Final answer:
70.7345 mL. of a 4.69% AgNO3 solution is required to react exactly with 9.9 mL of 14.01% Na2SO4 solution.
Step-by-step explanation:
To calculate the volume of a 4.69% AgNO3 solution needed to react with 9.9 mL of 14.01% Na2SO4 solution, you need to write a balanced chemical equation and perform stoichiometric calculations.
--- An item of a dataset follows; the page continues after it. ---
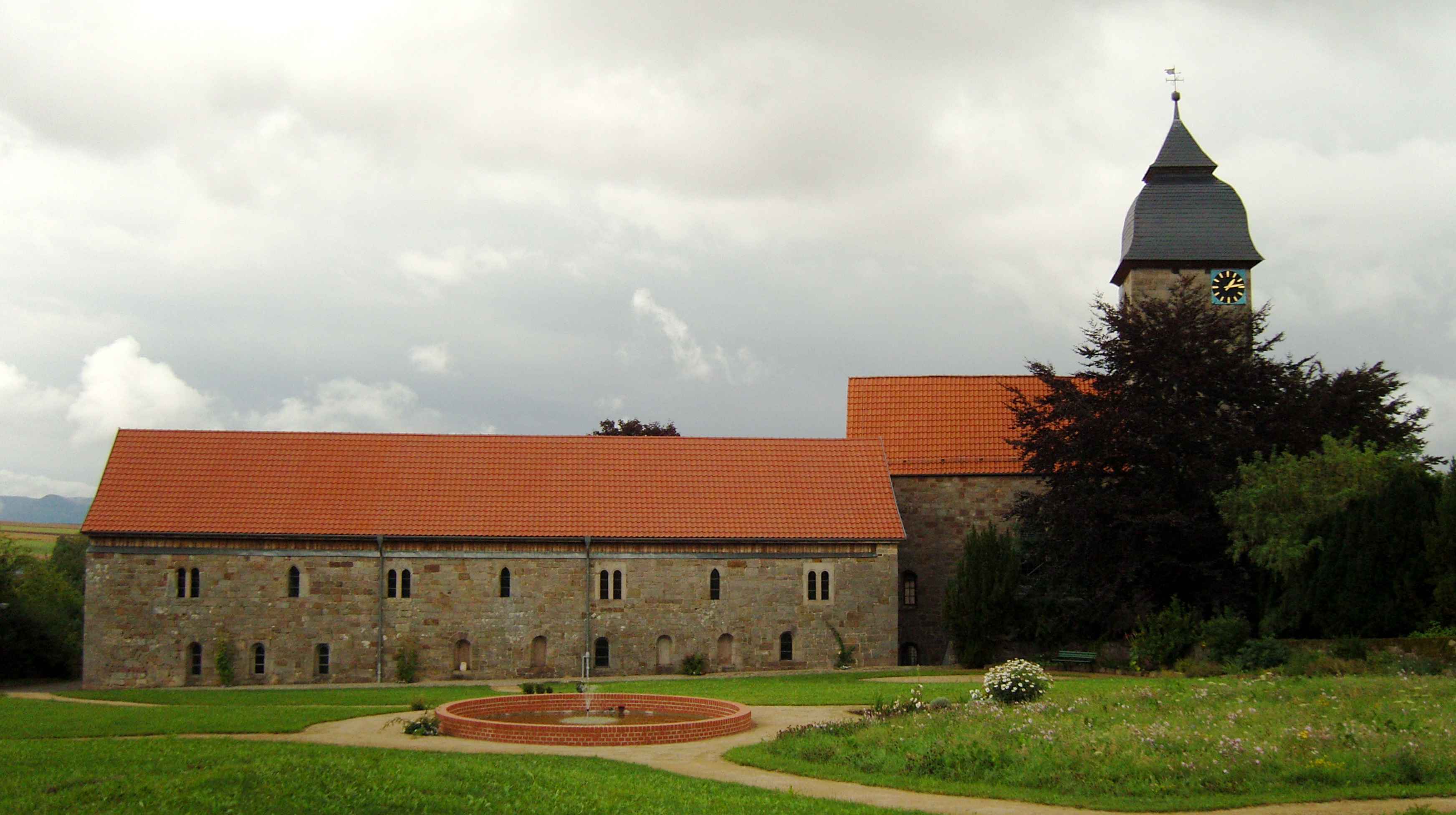 Blick auf das Kloster Germerode im Werra Meißner-Kreis bei Kassel.
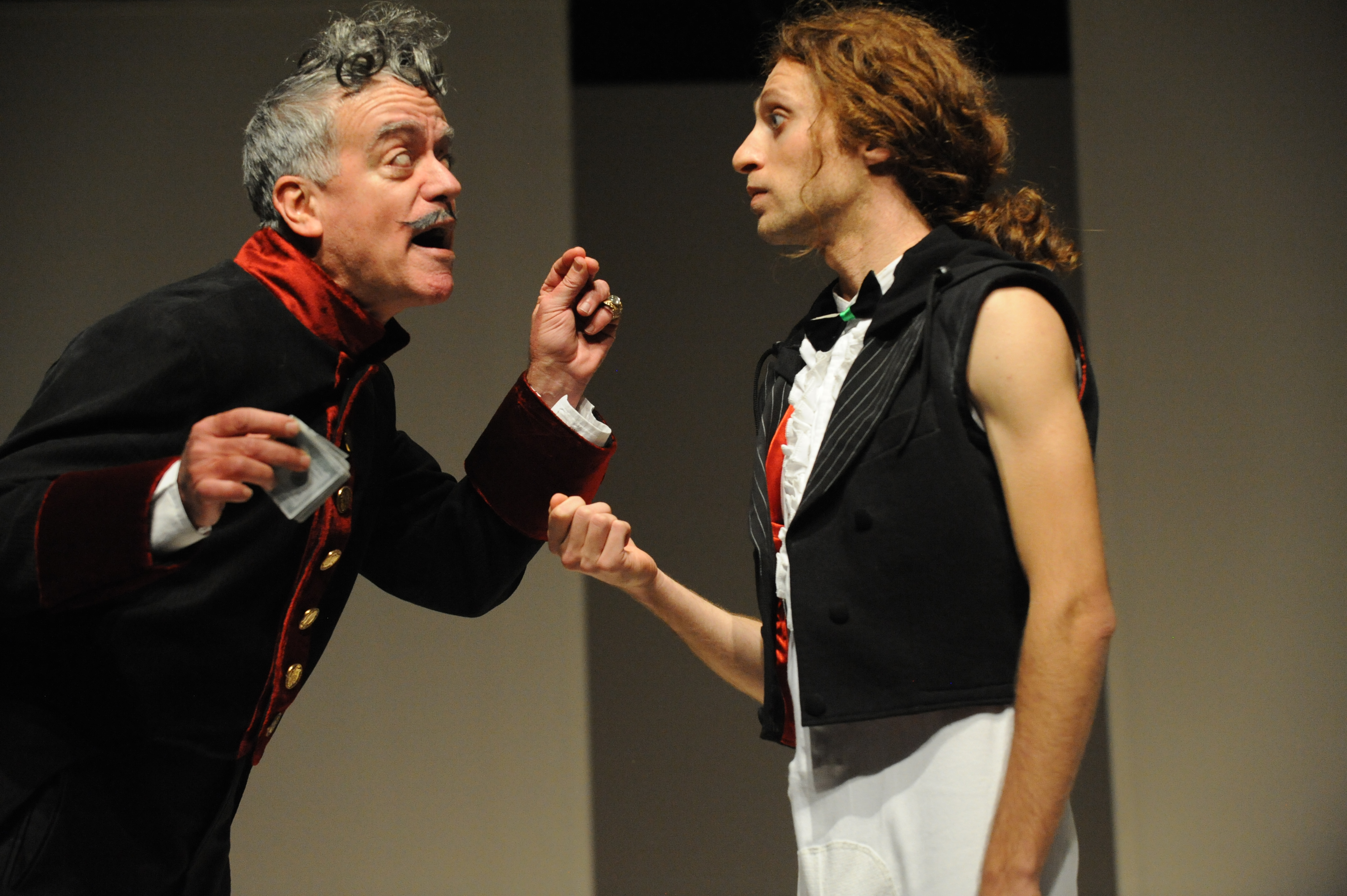 ויטלי פרידלנד ויהויכין פרידלנדר, בהצגה "תעלולי סקפן", בבימויו של אודי בן-משה, תיאטרון החאן, 2010

We are dealing with a precipitation reaction where AgNO3 reacts with Na2SO4 to form Ag2SO4 and NaNO3:
2AgNO3(aq) + Na2SO4(aq) → Ag2SO4(s) + 2NaNO3(aq)
The reaction ratio for AgNO3 to Na2SO4 is 2:1. To find the moles of Na2SO4, you use the concentration and the volume of Na2SO4 solution:
Moles of Na2SO4 = (14.01% weight/volume of Na2SO4) × (9.9 mL Na2SO4 solution) / (Molar mass of Na2SO4)
Now, since the reaction ratio is 2:1, we need twice as many moles of AgNO3 to react with Na2SO4:
Moles of AgNO3 required = 2 × Moles of Na2SO4
To find the volume of AgNO3 solution required, you divide the moles of AgNO3 by the concentration of AgNO3:
Volume of AgNO3 solution = Moles of AgNO3 / (4.69% weight/volume of AgNO3)
Converting the 4.69% w/v solution to molarity and then calculating the volume gives you approximately 70.7345 mL.